As a sole contributor your range of influence is limited and mostly involves perfecting your own workflow. There are steps you can take to alacrify your workflow and the most efficient and immediate step is to use technological solutions. For example you can ask yourself the question: “Is there a better way to use a design software like InDesign?”  InDesign offers many tools for speeding through work. Continuing with this example, at your present job there is likely an InDesign subject matter whom you can seek advice; use them as a resource. Describe your workflow to the InDesign SME and they may have a technological solution to help you streamline your process. By using technology better you can create process efficiencies and free up time for you to help others.

Second, have a conversation with the person or department feeding you work - the upstream workflow. The goal is to see if there is something they can change to make your workflow easier. Ask the following questions:

How do they send your files?

Are the file formats the easiest to work with?  

Do they email files to you? Or can they populate a work folder on the sever?

In general must you do much prep work to the files, copy, or images they provide for your designs?  

The idea is to see how they prepare or send you their files and identify areas where, if they change something, will result in less work for you. Additionally, and more importantly any change should make their workflow easier. Otherwise it will be very challenging to get buy-in from them. Having said that, there have been times when although changing an upstream workflow did make more effort for one person a whole downstream department was very positively impacted. They saw the value of the added effort and as a result willingly made the change.

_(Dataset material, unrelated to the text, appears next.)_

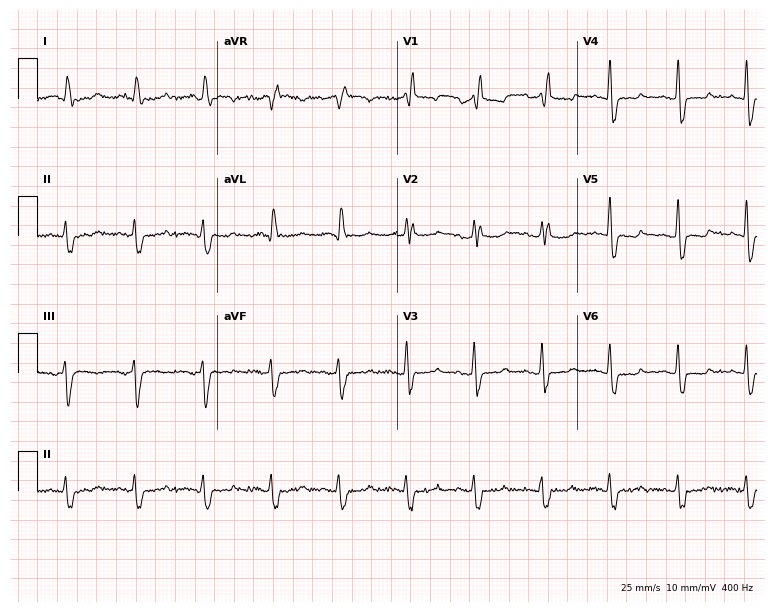
ECG — a 61-year-old woman. Findings include right bundle branch block.

For example while on one longterm project I noticed the Copy Department would send us Word docs with text that contained two spaces after each period. We would have to do a find and replace command for the two spaces, and sometimes manually clean up the rivers that would wind through the text block. Also there were times when two spaces were needed and so we would have to manually reinsert those two spaces. If we simply were to receive Word files without double spaces after periods, we would not have to do these extra steps. This was an easy change for the Copy Department and was happy to oblige.

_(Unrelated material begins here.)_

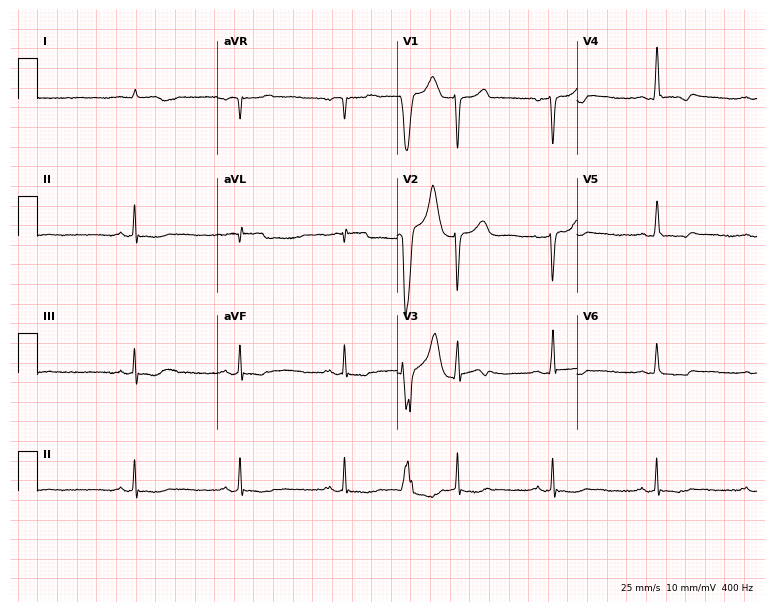
12-lead ECG from a 63-year-old male patient. No first-degree AV block, right bundle branch block, left bundle branch block, sinus bradycardia, atrial fibrillation or sinus tachycardia recorded for this tracing.

Looking at the downstream workflow presents a slightly easier sell because you are looking for ways to make their work easier. You can ask the following questions:

How can you change your workflow so that people receiving your files have to less work?

Are you performing steps to the files you send downstream that seem unnecessary?

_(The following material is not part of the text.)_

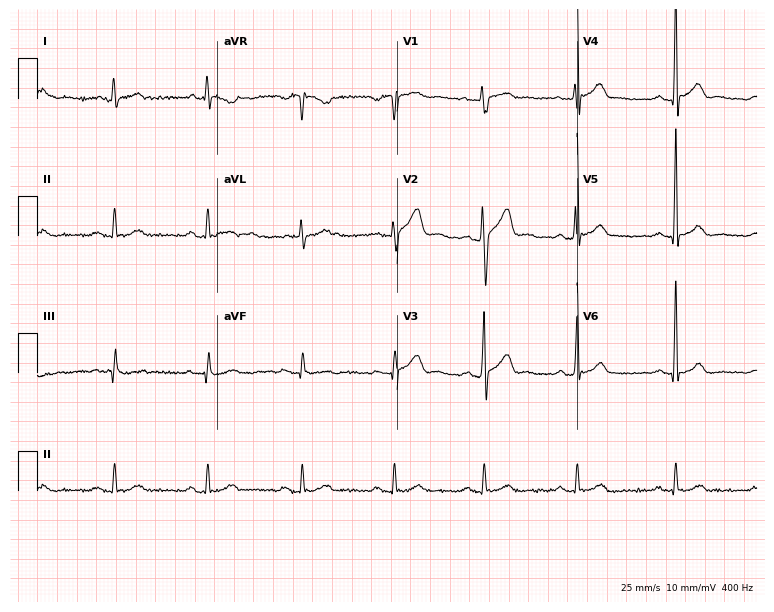
Electrocardiogram (7.3-second recording at 400 Hz), a male patient, 41 years old. Overall reading on record: normal ECG.

For example on one job it was the responsibility of the Designers to do rough silos and color moves to their Photoshop images. The adjustments were done on the base image layer and were therefore permanent. Once approved the Designer would pass off these files to the downstream retouching department. The retouching department would have to recreate what the Designer had done on a new, duplicate file. We sped up the workflow by batch processing Photoshop files to add default adjustment layers. The Designer would make their non-destructive color moves and silos on these layers. As a result the retouching department would not have to do the extra work of finding the Camera Raw file and creating a fresh tif file to work with; they could simply work with the file provided. Also all the adjustment layers had been built into the file so the retouchers could simply make changes to these layers.

This change was a very easy sell to the downstream department because it eliminated a significant segment of their workflow and allowed the team could do more hi-res retouching to more images.

Focusing on these steps will make the career challenges of the Designer more achievable. Investing your time, talents, and energy at financially healthy companies is of paramount importance. Moreover augmenting your own technological skill set and refining your own work flow and the workflows upstream and downstream will give you the edge to champion your upward career ambitions.